Step by Step (ステップ バイ ステップ, Suteppu bai Suteppu) is the ninth studio album by the Japanese singer/songwriter Chisato Moritaka, released on July 25, 1994. This was Moritaka's first album under One Up Music. The album includes the song "Kaze ni Fukarete", which became her first No. 1 hit on the Oricon singles chart. Step by Step is Moritaka's first album in to include a cover version of a Beatles song. A limited edition release included a 32-page photo book.

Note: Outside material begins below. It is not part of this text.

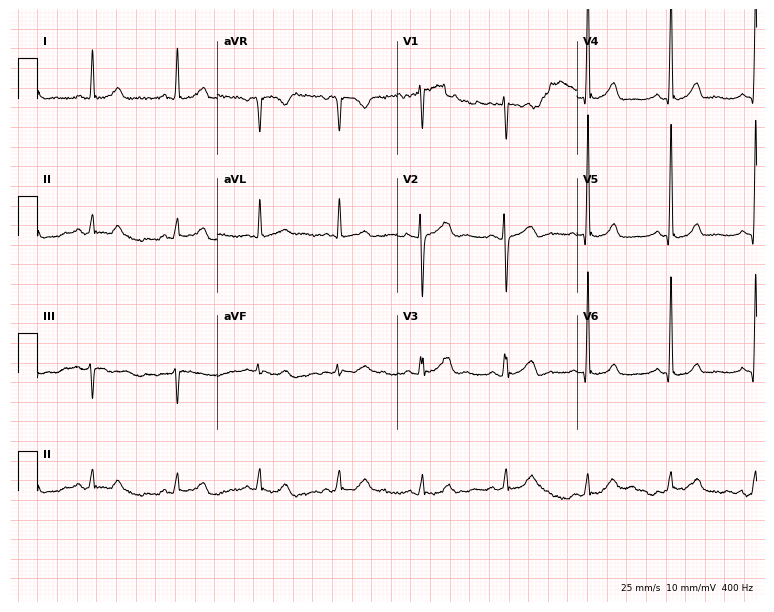
Resting 12-lead electrocardiogram (7.3-second recording at 400 Hz). Patient: a female, 37 years old. None of these six findings is recorded: first-degree AV block, right bundle branch block, left bundle branch block, sinus bradycardia, atrial fibrillation, sinus tachycardia.

Before the album's release, Moritaka was forced to stop touring after she suffered a temporomandibular joint dysfunction in spring 1994. She did not tour or release another studio album until 1996.

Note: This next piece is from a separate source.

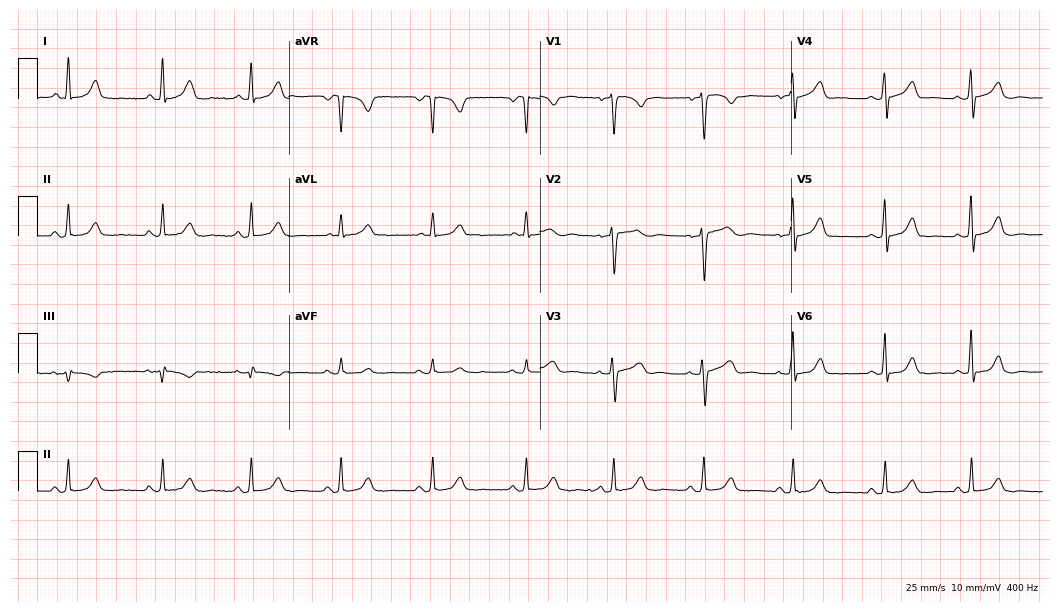
Resting 12-lead electrocardiogram (10.2-second recording at 400 Hz). Patient: a woman, 50 years old. None of these six findings is recorded: first-degree AV block, right bundle branch block, left bundle branch block, sinus bradycardia, atrial fibrillation, sinus tachycardia. Findings outside these six are not listed.

The album reached No. 3 on Oricon's albums chart and sold over 573,000 copies. It was certified Platinum by the RIAJ.

== Track listing ==

| No. | Title | Lyrics | Music | Arrangement | Length |
|---|---|---|---|---|---|
| 1. | "Kibun Sōkai (Album Version)" ((気分爽快; "Refreshing")) |  | Kenichi Kurosawa | Yuichi Takahashi | 3:56 |
| 2. | "Wakasa no Hiketsu" ((若さの秘訣; "The Secret of Youth")) |  | Moritaka | Moritaka | 3:37 |
| 3. | "Zuru Yasumi" ((ずる休み; "Playing Hooky")) |  | Hiromasa Ijichi | Takahashi | 3:40 |
| 4. | "Otoko nara" ((男なら; "If a Man")) |  | Hideo Saitō | Saitō | 2:31 |
| 5. | "Natsu no Hi" ((夏の日; "Summer Day")) |  | Saitō | Saitō | 3:42 |
| 6. | "Everybody's Got Something to Hide Except Me and My Monkey" | Lennon–McCartney | Lennon–McCartney | Moritaka | 2:25 |
| 7. | "Torikago" ((鳥かご; "Birdcage")) |  | Yasuaki Maejima | Maejima; Takahashi; | 3:55 |
| 8. | "Hoshi no Ōjisama" ((星の王子様; "The Star Prince")) |  | Maejima | Maejima | 3:09 |
| 9. | "Watashi no Daiji na Hito" ((私の大事な人; "My Important Person")) |  | Moritaka | Maejima | 3:08 |
| 10. | "Ichido Asobi ni Kite yo" ((一度遊びに来てよ; "Come Out and Play")) |  | Saitō | Saitō | 5:22 |
| 11. | "Office-gai no Koi" (Ofisu-gai no Koi (オフィス街の恋; "Love in the Office")) |  | Takahashi | Takahashi | 3:38 |
| 12. | "Taifū" ((台風; "Typhoon")) |  | Ijichi | Takahashi | 4:48 |
| 13. | "Kaze ni Fukarete" ((風に吹かれて; "Blowing in the Wind")) |  | Saitō | Saitō | 4:47 |
| 14. | "Step by Step ~Kare no Jinsei~" (Suteppu bai Suteppu ~Kare no Jinsei~ (STEP BY STEP～彼の人生～; "Step by Step ~His Life~")) |  | Takahashi | Takahashi | 4:46 |
| Total length: |  |  |  |  | 53:31 |

== Personnel ==
- Chisato Moritaka – vocals, drums (all tracks), rhythm guitar (2), piano (2–3, 12)
- Yuichi Takahashi – guitar, backing vocals (1–3, 5–7, 11–13, 15), synthesizer (2, 11, 15), bass synthesizer (3)
- Hiroyoshi Matsuo – guitar (1, 3, 7, 12–13)
- Yuko Nōji – guitar (2)
- Hideo Saitō – guitar, bass, keyboards, synthesizer, backing vocals (4–5, 10, 13), sitar (4), tambourine (5, 10, 13)
- Eiji Ogata – guitar (12)
- Jun Takahashi – guitar (13)
- Yasuaki Maejima – piano (2, 7–11), synthesizer (7–9), electric piano (8)
- Masafumi Yokoyama – bass (1)
- Yukio Seto – bass (2, 5, 7, 11–12, 15), guitar (8, 11), synthesizer (12)
- Seiji Ishikawa – cowbell (5)
- Hiyoshimaru – percussion (12)

== Charts ==

| Chart (1994) | Peak position |
|---|---|
| Japanese Albums (Oricon) | 3 |

== Certification ==

| Region | Certification | Certified units/sales |
| Japan (RIAJ) | Platinum | 400,000^{^} |
^{^} Shipments figures based on certification alone.